The definition of real numbers via Dedekind cuts is therefore just as unsuitable as its definition via equivalence classes of rational Cauchy sequences. Conventional differentiation and integration lose the ability to distinguish between transcendental and algebraic in the conventional process of taking limits. This is problematic, for example when we wish to exactly determine the roots of a polynomial. Therefore, we cannot preserve the conventional analysis in its existing form and proceed differently.

Since individual n-ness belongs to every natural number n that cannot be derived from its predecessors or successors, there is no complete system of axioms in mathematics, because with each new number something irreducible new emerges. By confining, however, to selected aspects, we can specify a finite system of axioms for a finite number of entities. Each level of infinity refuses completeness all the more.

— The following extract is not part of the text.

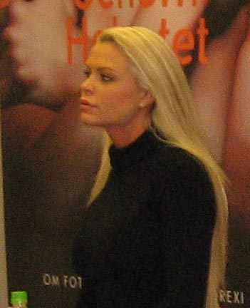 Linda Rosing (1974-), svensk dokusåpadeltagare, fotomodell, sångerska, författare och partiledare. Foto taget 060924 på Bok- och biblioteksmässan i Göteborg av Hedning / Hedning 28 september 2006 kl. 22.02 (CEST)

Mathematics is not value-free. Theories are based on presuppositions. In mathematics, they are often expressed by axioms (prove to be true or false resp. to justify). Thus, all theories are incomplete and, as the case may be, beyond that, contradictory. Instead of explicit axioms, (implicit) definitions are more suitable in that the existence of the specified is tacitly presupposed with all emerging difficulties, until refutation.

The Euclidean geometry gives three definitions that challenge several axioms, using results of set theory. The question of a fair distribution of persons deals less about the theoretical content than about practical application. Here a spread-sheet analysis is used. The set theory defines some new sets and states generally their number, especially for the algebraic numbers.

The nonstandard analysis redefines integration, differentiation, continuity, convergence and limit value for finite and infinite (conventionally not measurable) sets (maybe by considering their homogeneity) and gives examples, as well as for discontinuous functions, to obtain better, more precise, more elegant or simply correct mathematical statements (also for known theorems of analysis). It solves the measure problem.

The advice is the result of my mathematical experience and discusses appropriate ways and procedures for solving mathematical problems. The topology redefines the (simple) connectedness of sets and states the real and complex numbers as spaces only with Fréchet topology resp. without Hausdorff property.

The linear programming proves first the diameter theorem for polytopes. The known exponential simplex method with a new perturbation method is confronted with the polynomial intex method, which also solves linear systems. On the internet, a linear programme can be entered as a table in one area, which is solved in a second area. A second solution will be returned if it exists.

In number theory, necessary and sufficient criteria for transcendental numbers are stated with some new examples. The conjecture by Littlewood is refuted and conventionally proven. The conjecture by Alaoglu and Erdős as well as the generalised Riemann hypothesis are elementarily proven. The latter implies a more precise prime number theorem and the ternary Goldbach theorem, as well as numerous further theorems.

In the computation of time, it is shown how the octal system can be used practically worldwide and what the advantages are here. Besides introducing a new calendar and a new calculation of clock time, the octal system is applied also to the SI-units metre (m) and second (s). It is reasoned with practical examples why the octal system can completely replace the decimal system advantageously.